Rarement la dernière goutte d’un rapport du GIEC a été aussi longue qu’aujourd’hui


Trois jours plus tard que prévu, la troisième et dernière partie des rapports du GIEC a finalement été achevée dimanche soir. Cette fois, il s’agissait de scénarios pour prévenir le changement climatique. Rarement ces derniers tronçons auront été aussi longs.

Les négociations ont été un cauchemar logistique : avec trente auteurs et quatre cents délégués d’environ cent quatre-vingt-dix pays de presque tous les fuseaux horaires du monde, ils sont parvenus à un accord par liaison vidéo sur le résumé d’un rapport scientifique complexe.

Il avait déjà été décidé à l’avance de prévoir dix jours pour cela, alors que par le passé, le travail était généralement terminé en une semaine. Il y avait trois séances quotidiennes de deux à trois heures. Pour les participants européens, celles-ci se déroulaient le matin à partir de cinq heures environ, l’après-midi ou jusque tard dans la soirée. Et puis ils ont eu de la chance en Europe, car l’un des présidents des négociations, qui devait être présent à la plupart des séances, était basé à Londres.
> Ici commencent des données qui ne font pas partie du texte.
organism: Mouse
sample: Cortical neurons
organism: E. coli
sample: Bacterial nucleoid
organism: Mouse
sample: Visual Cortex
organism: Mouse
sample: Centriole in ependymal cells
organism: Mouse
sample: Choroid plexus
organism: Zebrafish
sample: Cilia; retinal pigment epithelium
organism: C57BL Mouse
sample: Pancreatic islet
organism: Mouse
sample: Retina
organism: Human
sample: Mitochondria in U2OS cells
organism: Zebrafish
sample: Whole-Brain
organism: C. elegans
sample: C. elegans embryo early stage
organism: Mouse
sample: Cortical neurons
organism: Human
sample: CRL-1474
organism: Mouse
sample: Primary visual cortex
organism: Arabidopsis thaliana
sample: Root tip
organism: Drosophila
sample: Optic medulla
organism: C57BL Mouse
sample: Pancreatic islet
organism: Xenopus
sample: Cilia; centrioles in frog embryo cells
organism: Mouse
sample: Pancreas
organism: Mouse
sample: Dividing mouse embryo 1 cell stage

Loin dans le temps additionnel

Pourtant, ce n’est pas seulement la logistique compliquée qui a poussé les négociations si loin dans le temps d’arrêt. Gert-Jan Nabuurs, professeur à l’Université de Wageningen et l’un des auteurs du chapitre sur l’utilisation des terres (agriculture, déforestation et reforestation), a remarqué que la tension et le stress étaient grands chez tous les participants. Beaucoup plus grand que en 2007, lorsque Nabuurs a également participé à la préparation d’un rapport du GIEC.
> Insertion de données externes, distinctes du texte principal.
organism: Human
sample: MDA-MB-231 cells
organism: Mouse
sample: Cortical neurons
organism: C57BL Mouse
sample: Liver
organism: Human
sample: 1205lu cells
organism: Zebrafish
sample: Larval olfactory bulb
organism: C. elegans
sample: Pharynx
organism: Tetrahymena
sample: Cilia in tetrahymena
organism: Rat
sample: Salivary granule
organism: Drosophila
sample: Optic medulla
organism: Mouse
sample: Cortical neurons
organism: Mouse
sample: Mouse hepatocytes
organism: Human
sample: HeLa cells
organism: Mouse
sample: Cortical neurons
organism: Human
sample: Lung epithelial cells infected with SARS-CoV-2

« Les pays sont bien conscients que quelque chose doit être fait », a déclaré Nabuurs lors d’une conversation téléphonique, avant de se précipiter à La Haye lundi après-midi pour une conférence de presse. « Les conséquences sont aujourd’hui plus importantes qu’il y a quinze ans, l’enjeu est de taille. Tout le monde sait que la politique va faire de plus en plus mal.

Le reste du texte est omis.